Tom Hanks Opens Up About Donald Trump And The ‘Hilarious’ Presidential Campaign [Video]
Tom Hanks apparently has no worries about the idea of Donald Trump being elected president of the U.S., unlike many of his Hollywood contemporaries, although he is unwilling to offer any predictions about the outcome on Election Day 2016.
Unlike Hanks, who seems very chill about the whole idea, celebrities who claim they would flee a Trump-governed America (if he’s the GOP nominee and goes on to win in the general election) include Jon Stewart, Al Sharpton, Neve Campbell, Whoopi Goldberg, Rosie O’Donnell, Cher, Raven-Symone, and Samuel L. Jackson. That being the case, apparently LAX and/or Canadian border crossings could be busy after the ballots are counted in November, depending on which candidate prevails.
Last month, Democratic presidential front-runner Hillary Clinton even declared that she doesn’t want to live in “Donald Trump’s America.”
Related stories:
- Hillary Clinton Lapses Into Another Coughing Fit [Video]
- Ted Cruz’s Female Doppelganger Says She’s Never Heard Of Ted Cruz [Video]
- Are #NeverTrump Conservatives Trying To Build A Wall Around The GOP?
In the clip embedded below, despite the attempts on Thursday by the CBS This Morning hosts (whose set he visited on a promotional tour for the new movie, A Hologram for the King) to get him to bash the New York real estate mogul and White House hopeful, Hanks kept the TV conversation light in response to question about whether he was ready for a Trump presidency.
“I have no powers of clairvoyance like you geniuses in the news media.

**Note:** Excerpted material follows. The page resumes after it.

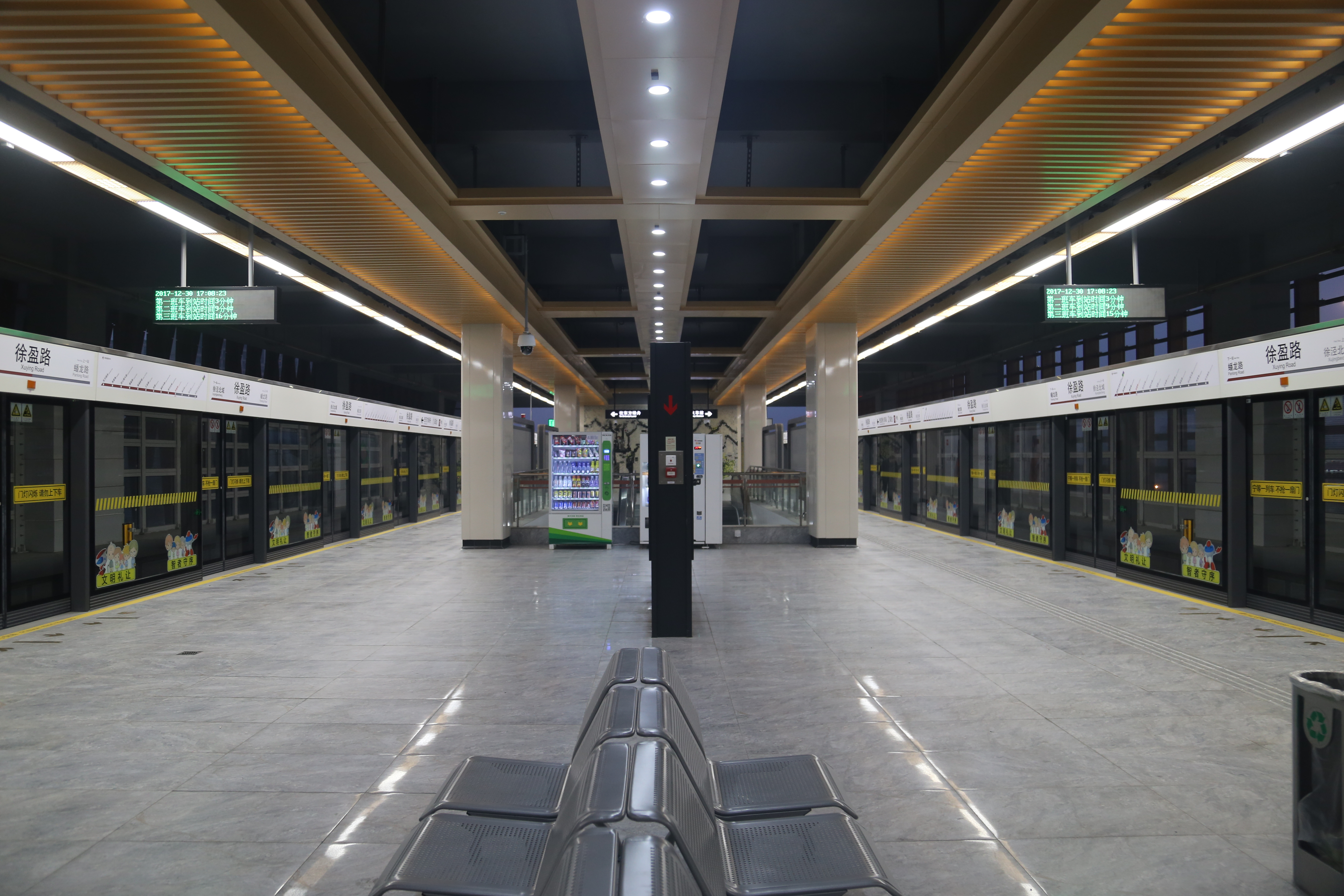 徐盈路站站台

I’m not saying he’s going to be president of the United States…Look, America’s going to be fine. We’re the greatest, most resilient nation in the history of, of civilized–in all of civilization. We’ll be fine. We’ve worked ourselves out of holes many, many times over and over again.”
Tom Hanks laughs off 'hilarious' Trump election season https://t.co/aQqALLXku0 | AP photo pic.twitter.com/OxX7Sd5HoN
— POLITICO (@politico) April 21, 2016
Reacting to the actor’s statement, one of the hosts immediately asked Tom Hanks if he thought Trump would put the country in a hole. Hanks replied with the following quip about the media.

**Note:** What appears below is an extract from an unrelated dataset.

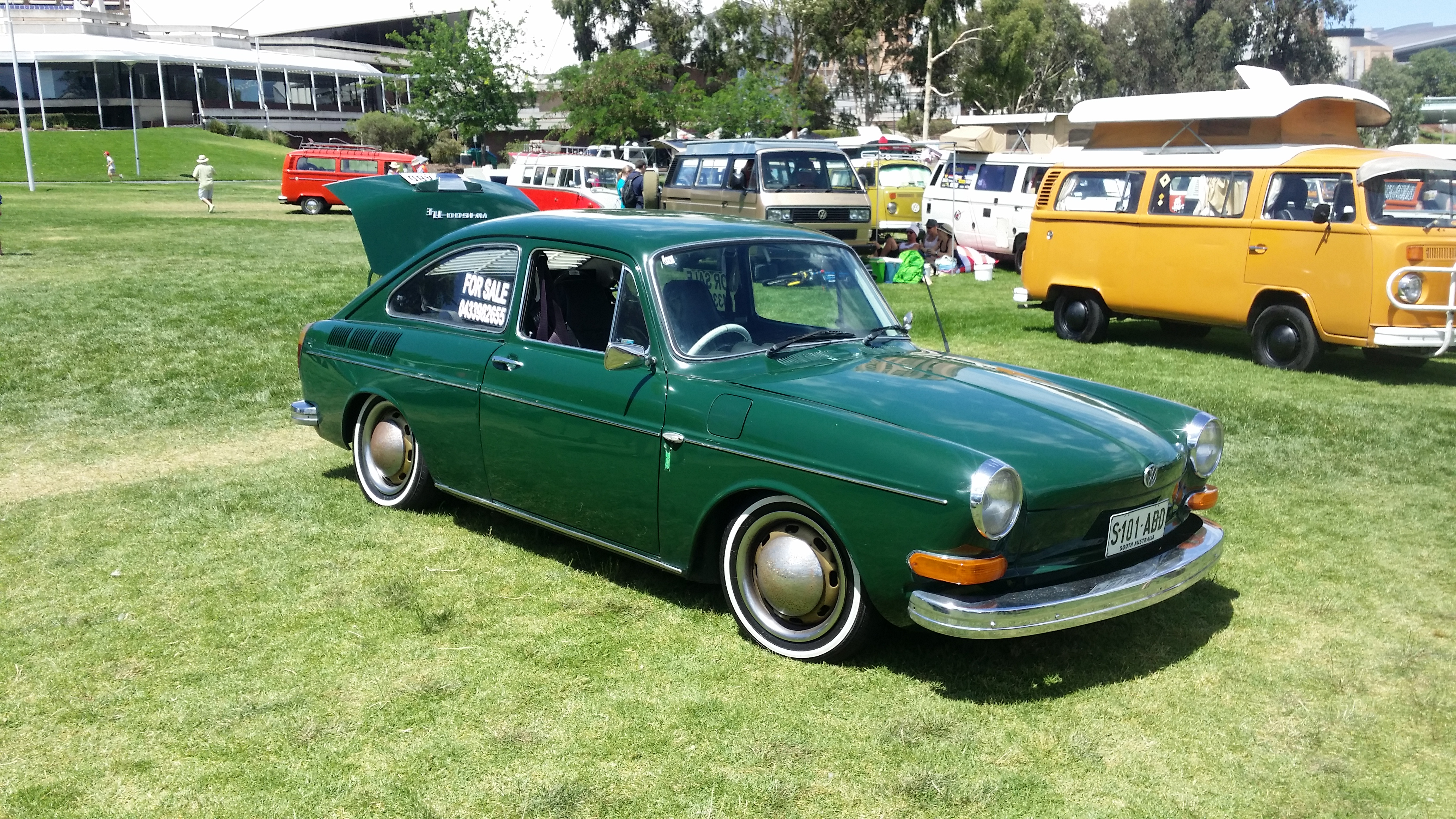 Volkswagen Type 3 fastback

“I’m going to say that we’re going to have the most hilarious September, October, and first week of November in a very long, long time. And you people are going to be exhausted.”
Tom Hanks: “America’s Going To Be Fine” If Trump Becomes President https://t.co/1PHIPxttjz
— Conservative Videos (@ConservaVideos) April 23, 2016
Along with many in the entertainment community, Tom Hanks and his wife Rita Wilson have contributed cash to the Hillary Clinton presidential campaign. “Hanks, who donated $2,700 to Hillary Clinton’s campaign last year, mused that he would not say that Trump, who he also referred to as the ‘president of the junior chamber of commerce,’ is going to be president of the United States,” Politico reported about the CBS interview.
https://www.youtube.com/watch?v=A-7c2Rf_upk
With 79 acting credits on IMDB, Tom Hanks, 59, perhaps America’s favorite leading man, won a Golden Globe Award and an Academy Award for Best Actor for his role in Philadelphia (1993), as well as a Golden Globe, an Academy Award, a Screen Actors Guild Award, and a People’s Choice Award for Best Actor for his role as the title character in Forrest Gump (2004).
Hanks also joked on the CBS show that he wouldn’t want to be Trump’s teleprompter operator, in recognition that the freewheeling Manhattan-based businessman hardly ever speaks from a script in contrast to virtually all other politicians.
With reference a book called The Glory and the Dream that discusses the 1948 and 1952 presidential elections, Hanks denied that the brash billionaire and first-time candidate “somehow brought American politics down to a whole new level,” Truth Revolt noted. “It’s just the same thing over and over and over,” Hanks insisted.
After his big win in New York, Donald Trump currently leads the GOP field with 845 convention delegates to Ted Cruz’s 559, as the campaign moves into several perceived Trump-friendly states. A total of 1,237 delegates are required for the formal nomination for president on the GOP ticket, which will occur at the RNC convention in Cleveland this July.